По свидетельству Валери, все, что им написано в прозе, написано на случай и по заказу, под давлением неумолимых обстоятельств и требований его литературной карьеры. Можно ли верить без оговорок и этим его объяснениям? Как бы ни обстояло дело в его собственном представлении, труды Валери-литератора утвердили значение его критической и эстетической мысли, раскрыли глубину и проницательность его позиций, только на первый взгляд казавшихся отвлеченными от дел и страстей мира сего. В сущности, вся эссеистика Валери, изящная и глубокомысленная, может быть понята в целом как система отталкивания от современного искусства буржуазного упадка, его произвола и мистификации, от его суррогатов новизны и погони за все более шокирующими внешними формами, от методов психологической атаки на вкусы публики и подмены сознательного содержания культом самовыражения.
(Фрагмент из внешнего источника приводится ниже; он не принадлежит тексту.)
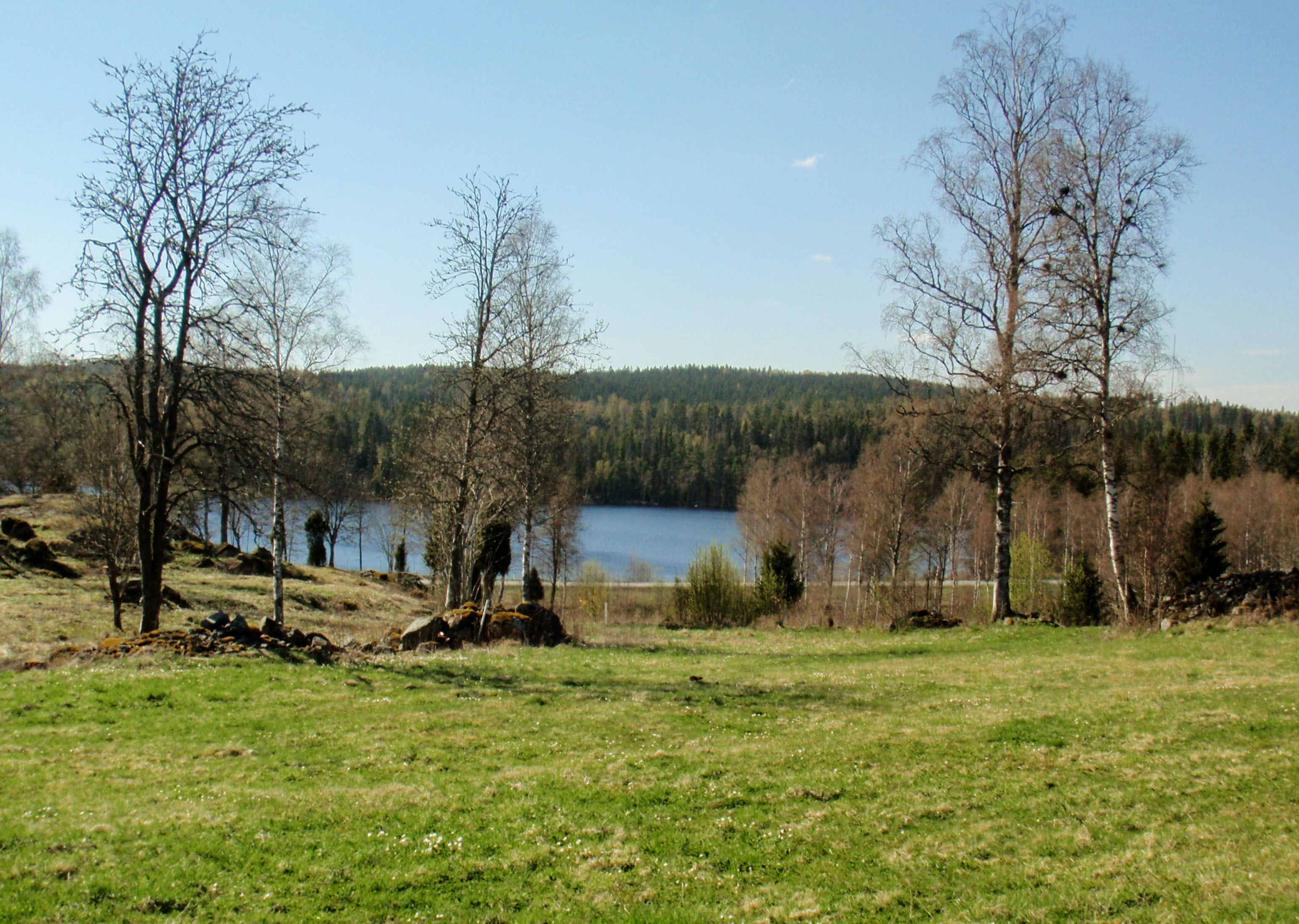 Hedasjön, (Södra Solberga socken, Småland)

Все же литературная деятельность Валери и на склоне его жизни была не менее противоречива, чем перипетии его творчества в молодые и зрелые годы. Писатель большого таланта, силы ума, высокой эстетической и гуманитарной культуры, он посвятил многие годы трудам, которые при всем их значении в духовной летописи века следовали за капризами внешнего случая, не подчиняясь какой‑либо определенной, вперед задуманной писателем программе. При внутренней связности и постоянном возвращении определенных мотивов они производили впечатление не единства и цельности, а разнообразия. Их богатство представало в рассеянном виде, оно могло показаться легковесным. «Литература, в которой видна система, — это пропащая литература», — считал Валери.
Мы будем оставаться в недоумении перед феноменом Валери до тех пор, пока не придем к пониманию того, что этот «случайный» характер его творчества не был делом случая. Им управляла определенная логика, которая одна способна была примирить строгие требования интеллекта и остро самокритический склад ума с долгим добровольным служением в качестве официальной фигуры своего времени, некоего «Боссюэ Третьей республики» (как шутил сам Валери), старательно исполнявшего в литературе и жизни ритуальные обязанности «бессмертного».
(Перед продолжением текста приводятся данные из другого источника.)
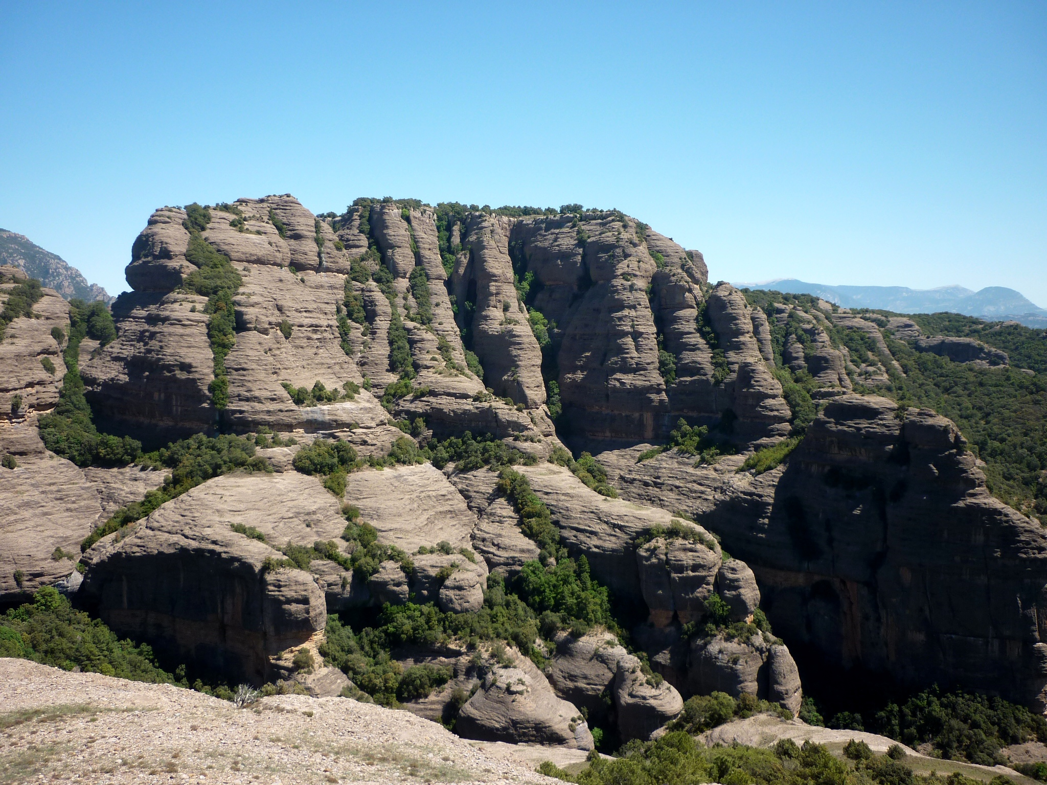 Sector central (Tres Ponts) de les Roques de Sant Honorat des de Sant Salvador del Corb (Peramola - Alt Urgell) This is a a photo of a natural area in Catalonia, Spain, with id: ES510175

«Проблема» Валери состоит, между прочим, в том, чтобы понять с более высокой точки зрения, как общественный факт, логику этого его жизненного служения. «Искус» многолетнего «молчания», отказа от писательской деятельности, затем внезапный, но мимолетный «поэтический период» означали в конечном счете неприятие в широком смысле условий творчества в эпоху, которая именовалась «прекрасной» на языке благополучного буржуа, но вскоре обернулась ужасами мировой войны. Литературная активность Валери на последующем этапе не означала примирения с этими условиями в меняющемся мире. Намеренно «случайный», «светский», «не обязательный» характер прозы Валери его последней «мягкой» манеры, такой привлекательной для интеллигентного читателя, был чем‑то большим, чем просто отголоском завидной свободы «дилетантства», которую всегда высоко ценил писатель. Вольный, ненарочитый характер его творчества содержал в себе глубокий смысл. В нем был заложен солидный потенциал полемики против литературы модернизма, ее позы и ходячих мифологических схем.
Первым среди ее обязательных мифов был миф о страдальце-новаторе в терновом венце, непонятом гении, гонимом тупой и враждебной средой. Эта ситуация уходила корнями в «героическую» эпоху «проклятых» художников — Бодлера, Верлена, Рембо, Ван Гога. Но она подверглась девальвации уже в начале нового века, на переломе от декадентства к авангардизму. Современник этих событий, Валери был свидетелем превращения трагической ситуации в условную формулу, в разменную монету успеха с отчеканенным па ней софизмом: «Все, что отвергнуто, достойно восхищения». Эта принудительная обратная логика, возведенная в эстетический принцип, послужила для оправдания многих разломов и сдвигов в литературе и искусстве Запада в течение всей первой половины XX века.
Валери отказывался подчиняться этой автоматической символике модернизма, сулившей спасение и славу ценою тотального разрыва с прошлым и жестокого конфликта с нормальными, очеловеченными формами художественного сознания. Ради спасения в себе художника он уже в юности предпочел надолго отказаться от литературы как профессии. Рано наступивший кризис самоотрицания не заставил его превратить личную горечь разочарования и свою внутреннюю коллизию в витрину чудес на потребу публике зевак и пресыщенных снобов.